The RBI Act had offered no such explicit instructions. So, the RBI set up successive committees, first under V Subrahmanyam in 1997 and then Usha Thorat in 2004, followed by the Malegam committee in 2013. The former suggested the reserves (since its capital was a puny Rs 5 crore) should reach 12 per cent of the total assets. The Thorat committee pitched it even higher, at 18 per cent. By the time the Malegam committee arrived on the scene, the actual reserves including both currency and gold revaluation account and contingency reserves had reached 30.25 per cent.
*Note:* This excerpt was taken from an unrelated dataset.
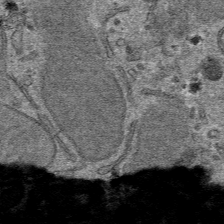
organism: Mouse
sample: Mouse hepatocytes

According to the RBI’s latest balance sheet, this has partly shrunk to 28.92 per cent.
Malegam offered no figure on what he thought was a prudent level, to only say: “The Committee recommends that adequate amount of the profits should continue to be transferred each year to (the reserves). The Committee does not wish to comment on specific amount to be transferred to the CR as it is a policy matter to be decided by the Management”. Based on his recommendation, then RBI governor Raghuram Rajan transferred the entire surplus that year to the government.
Incidentally, a comparison across 18 major central banks made by the same Malegam committee showed that the level of reserves held by the RBI was far more than others. So, there is clearly a justification by the Finance Ministry to ask for more. This is the issue that always comes up for argument between the two agencies, more so in a year like the current one, where the fiscal deficit looks unmanageably wide to bridge.
Now for the story: Under former finance minister Pranab Mukherjee, the Finance Ministry set up an act to reform the finance sector. Known as the Financial Sector Legislative Reforms Commission (FSLRC), the body suggested sweeping changes to the role of the RBI. It broadly suggested divesting the RBI of its entire role of supervision of banks to a Financial Services Authority and retain only the role to decide on the interest rates. The subtext of the entire operation is to clearly establish the Finance Ministry as the principal and the RBI, Securities and Exchange Board of India or Insurance Regulatory and Development Authority as its agents. While the others broadly accept this role, the RBI has made it clear that it is equal in the setting of the monetary policy while the Finance Ministry decides on fiscal policy.
Successive RBI governors have accepted this position and fought to retain this independence. Y V Reddy had publicly disowned the predecessor reports of FSLRC. In the Union budget for 2015-16, the ministry sought to change the RBI’s role accordingly through the Finance Act, which Rajan objected to and was finally able to clip. FSLRC has been a red rag for the RBI, which has no love lost for it. It has shown itself in several skirmishes like the one about setting up of a payments regulator without the control of the RBI. It is still raging.
The current square-off stands on the memories of these battles. The Finance Ministry’s insistence on invoking Section 7 of the RBI Act and RBI’s rejoinders like deputy governor Viral Acharya’s speech take this story forward. Beyond the numbers, it is these differences that sour the relationship between the two. One would suggest setting up of a new committee with a generous representation from the two sides to examine government-RBI relations with a clear mandate to jettison FSLRC; this may help both emerge as winners.